I don't know if there IS a way to delete a book from your Kindle library on Amazon itself.
You can delete docs you send to your kindle, but I am not sure a purchased book you can remove from your acct.
There's more to life than watching Buffy the Vampire Slayer! No. Really, there is! Honestly! Here's a place for Buffistas to come and discuss what it is they're reading, their favorite authors and poets. "Geez. Crack a book sometime."
I don't know if there IS a way to delete a book from your Kindle library on Amazon itself.
You can delete docs you send to your kindle, but I am not sure a purchased book you can remove from your acct.
I think one problem with the series is that The Dark Is Rising plays up the importance of the signs so much, and we later learn they are actually a fairly small piece of the Important Things puzzle.
Right?? I got to the end and it was like, oh, so that treasure lack-of-hunt was just part of a larger Treasure Hunt, and, hey, we already found the Grail! More magical objects or whatever!
The other books explore the other pieces (and Will is not the protagonist of all, or even most, of them, though he appears in several), and some do it better than others.
That's good to hear. Honestly, I strongly considered just stopping, but then I saw that the Drew kids are back in the next book, and those kids get shit done.
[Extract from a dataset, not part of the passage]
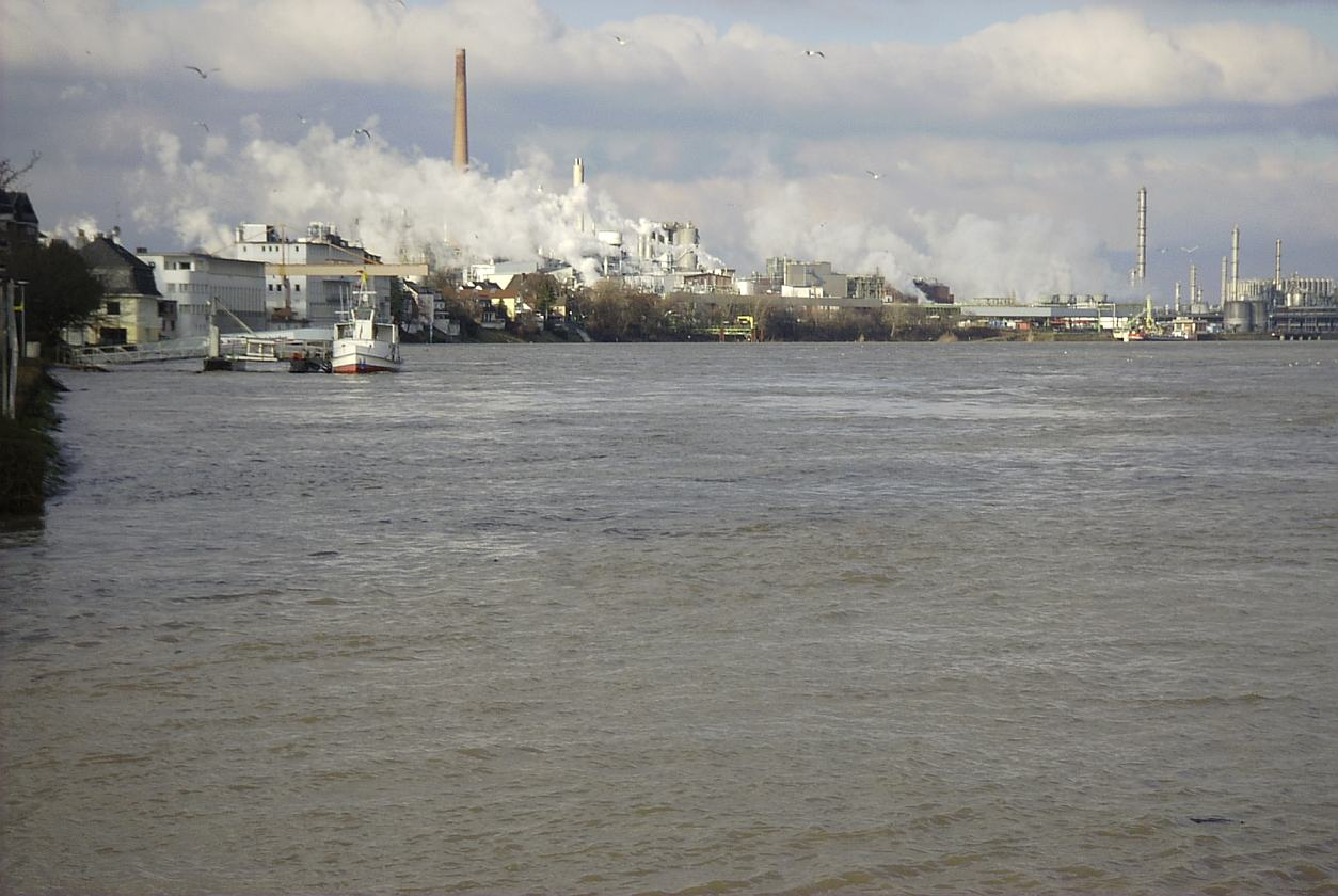 Wessling, Rheinufer mit chemischer Industrie

I'm looking forward to seeing them on a more magical adventure.
The Grey King is the best book in the series, and brings some cool Arthurian stuff in, but the whole series is a bit vague about lots of things.
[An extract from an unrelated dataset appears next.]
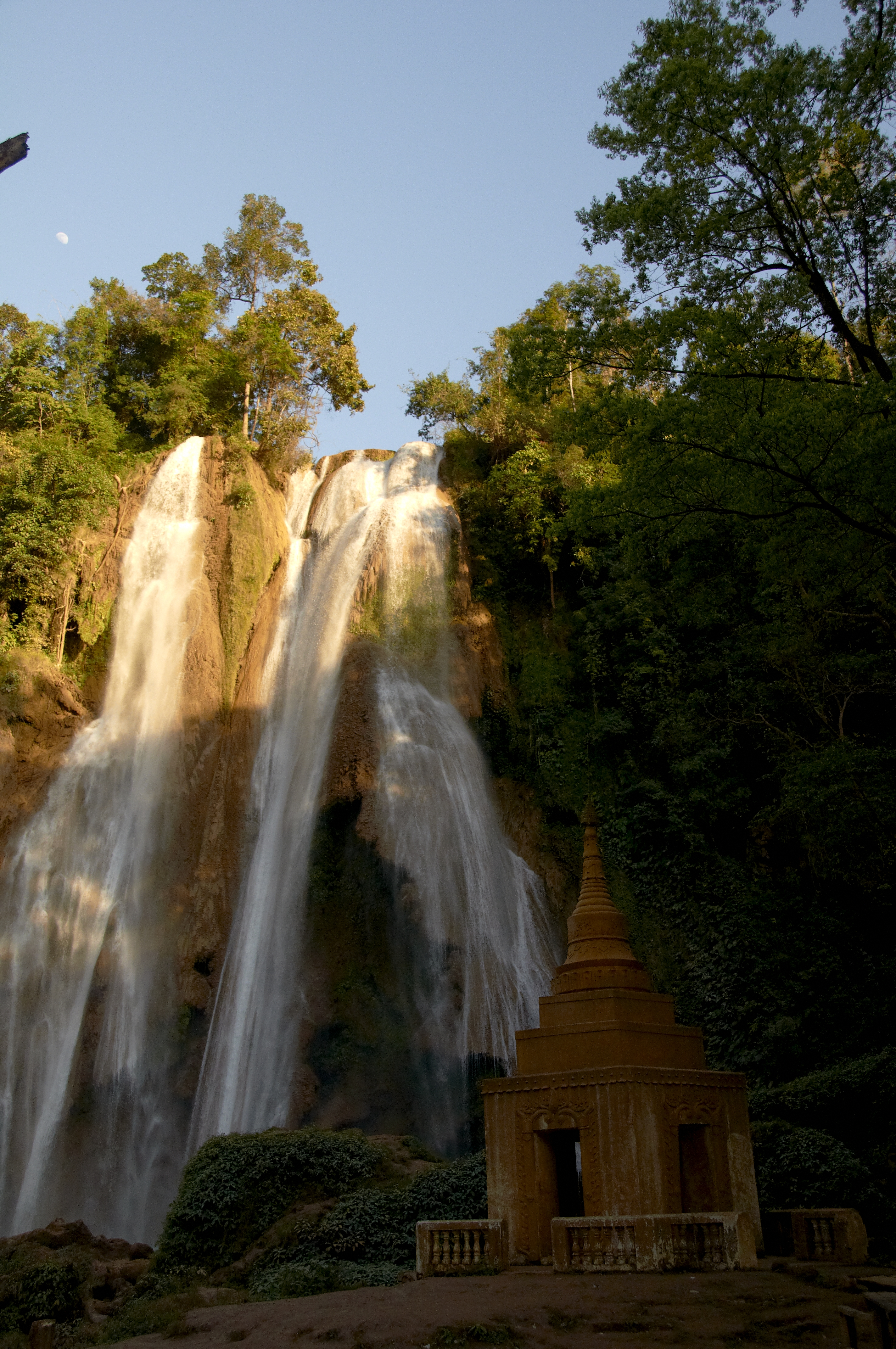 Anesakhan, Myanmar (Burma)

And that's the only book read by a different reader, weirdly enough. I guess I don't mind vagueness, but everything in the The Dark Is Rising seemed to be vague and made up as it went along to suit whatever was going on at the time.
And I think The Dark is Rising has some of the best atmosphere and general "whoa" factor in the series, so if you didn't feel that you may not like the rest.
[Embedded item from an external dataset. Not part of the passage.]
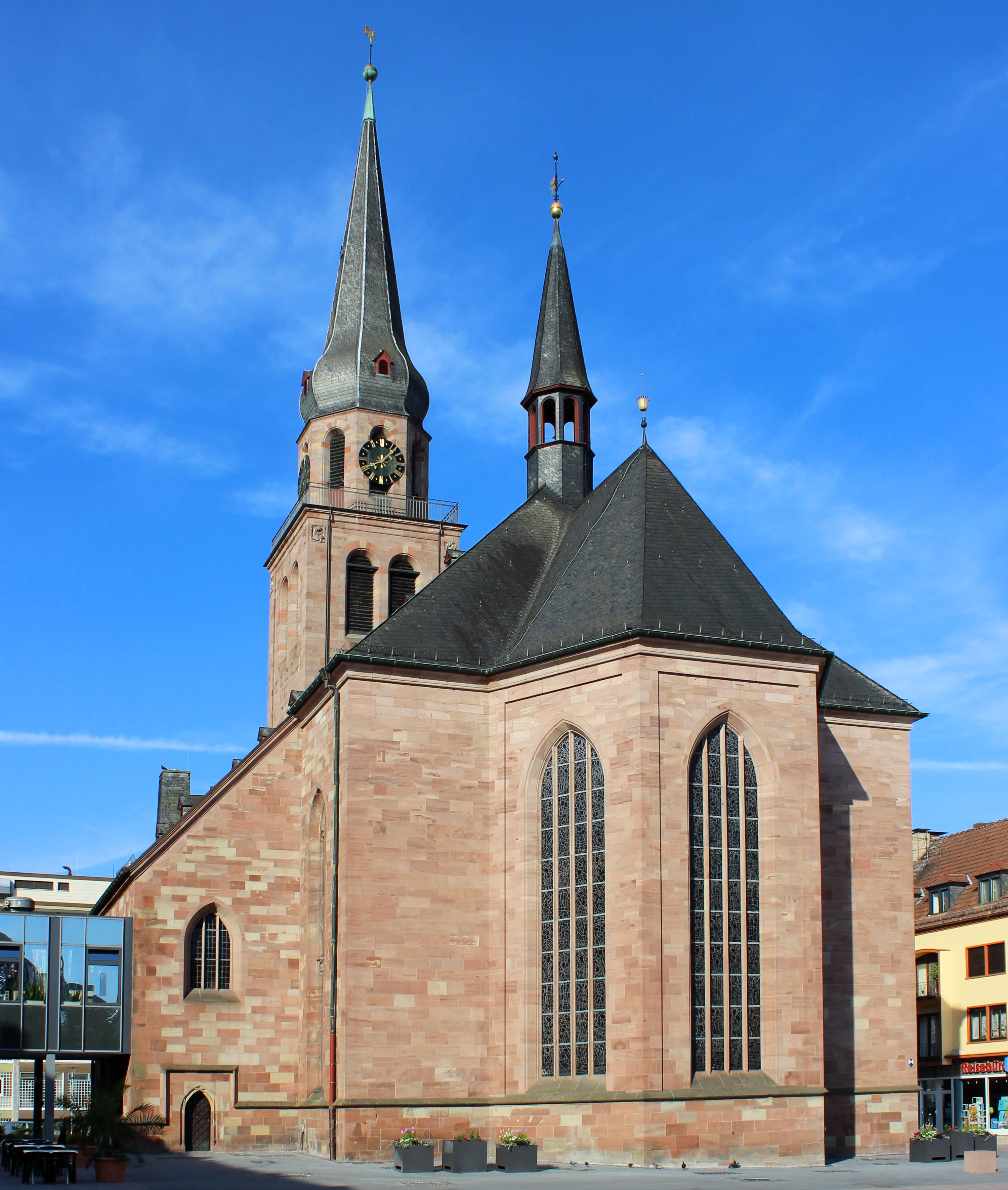 Die evangelische Alexanderskirche in Zweibrücken, Rheinland-Pfalz

It's entirely possible. With this book, I couldn't get into it so much that I wasn't paying as much attention to the audiobook, which contributed to my not getting into it as much, and it was a vicious circle. So maybe if I try to pay more attention and get into it, it will grab me more.
But they're not particularly long or hard to read, so at least make it through Greenwitch and The Grey King before you give up.
Yeah, it looks like both the next two books together are as long as this one was. The last book is longer, and I will likely make my way through it because I realized where my LJ friend whose name is silveronthetree got her name.
I also like Over Sea, Under Stone and wonder where it falls in the suggested reading order - I actually read it first when I did it, as I'm a "read it in the order things happen" kind of person.
I read it first and found it kind of boring, but not bad. There's a good case to be made for reading it second, though.
Yeah, if you didn't like The Dark is Rising, I'm not sure I'd suggest reading the rest of them. Unless you want a foundation for the great Will/Bran fanfic out there.
I definitely don't recommend them in audiobook form, by the way. I don't think that would work for me at all. But audiobooks often don't, and they do for you, so maybe that recommendation doesn't make sense.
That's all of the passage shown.